L'urbanisme de Charles III

On ne le sait pas forcément mais à partir de 1993, Charles III (nouveau roi d'Angleterre au moment où ces lignes sont écrites, roi au pouvoir limité comme on sait mais influent) a fait réaliser une ville nouvelle : Poundbury. On peut lire souvent sans vraiment s’y intéresser qu’il s’agit d’un projet passéiste issu du «new urbanism» mais la réalité est plus nuançable. Dans son passéisme effectivement un peu foutraque pour l'époque, sa conception rejoint en partie certaines doctrines contemporaines.

Le new urbanism est un mouvement né aux USA, en réaction à l’urbanisme fonctionnaliste séparant comme on le sait d’un côté les infra routières et de l’autre un zoning de programmes (commerciaux, pavillonnaires, etc.).
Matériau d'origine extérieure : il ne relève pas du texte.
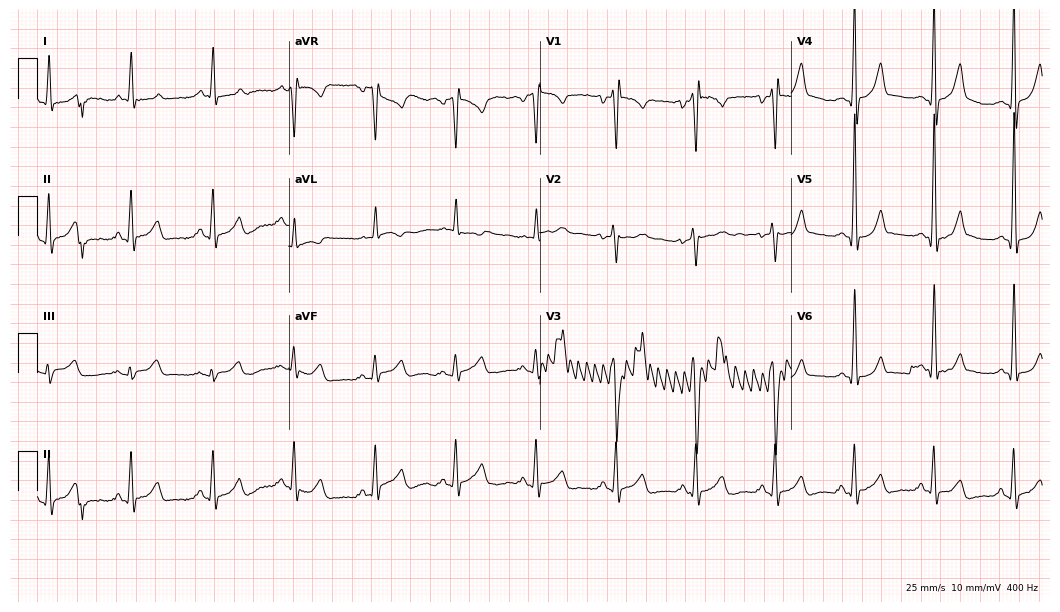
ECG (10.2-second recording at 400 Hz) — a man, 42 years old. Screened for six findings — first-degree AV block, right bundle branch block, left bundle branch block, sinus bradycardia, atrial fibrillation, sinus tachycardia — none is recorded.

Pensée qui a largement organisé dans le monde entier la dépendance à la voiture. Or, le new urbanism va à l’inverse de ça et donc, bien qu’il puise aussi ses racines dans une tendance formelle réactionnaire (pastiche tout béton et parements), faisait donc aussi théoriquement le pari d’une trame urbaine que l’on pourrait qualifier aujourd’hui de plus progressiste. Je m’explique : il misait sur la mixité d’usage des espaces publics (accessibilité piétons et vélos notamment), mais aussi sur la mixité des rez-de-chaussées commerciaux et résidentiels pour faire vivre le centre-ville, à une époque où ces questions étaient encore souvent très lointaines.

Poundbury est une extension de 3500 habitants en banlieue de la petite ville de Dorchester (sud UK). Si le concept en soi d’extension urbaine prête fortement aujourd’hui le flanc à la critique, sa trame et la composition de ses espaces sont pour le moins étonnants pour l’époque.
On y trouve des îlots bien dessinés, des limites espaces publics/privés parfois un peu trop poreuses mais globalement assez nettes, des places publiques correctement dimensionnées (bien que très orientées stationnements mais c’était normal à l’époque et cela pourrait être modifié).
Et on y trouve aussi des rues rythmées par des accidents urbains réguliers (placettes) qui en confortent l’usage piéton. Et puis des petites attentions « quality of life » pour le quotidien (des petites ouvertures vers les coeurs d’ilots, etc).

Alors oui, bien sûr Poundbury s'est construit en extension pure sur les champs, sur le plan purement architectural c’est clairement une bouillie, oui la dépendance à la voiture de Poundbury est grande car cela reste une banlieue cernée d’espaces motorisés, oui l’arbitraire de la composition du plan fait saigner mon coeur d’urbaniste français adepte de la ligne droite. Et il faut, pour planter le dernier clou, signaler que Poundbury bien que proposant 35% de logements sociaux, souffre de problèmes de ségrégations.
Mais sans sauver une cause perdue, il y a donc une nuance intéressante à apporter à ces constats : force est de constater que les fondamentaux d’une composition à la fois durable sur le plan de la mobilité (possibilité de vie piétonne/vélo) et sur le plan urbain (une trame simple adaptable aux évolutions de la société) sont là. Et faire ça en 1993, si ce n’était pas complètement visionnaire, c'était loin d'être ridicule.
Du coup, quand Charles parle de renouveler l’entente pour la durabilité, si ça veut dire que dans mon travail d’urbaniste je dois m’inspirer du Plessis-Robinson (new urbanism français) ce sera non, mais si ça peut aider tout le monde à penser des centres-villes de petites tailles non basés sur la voiture, c'est intéressant.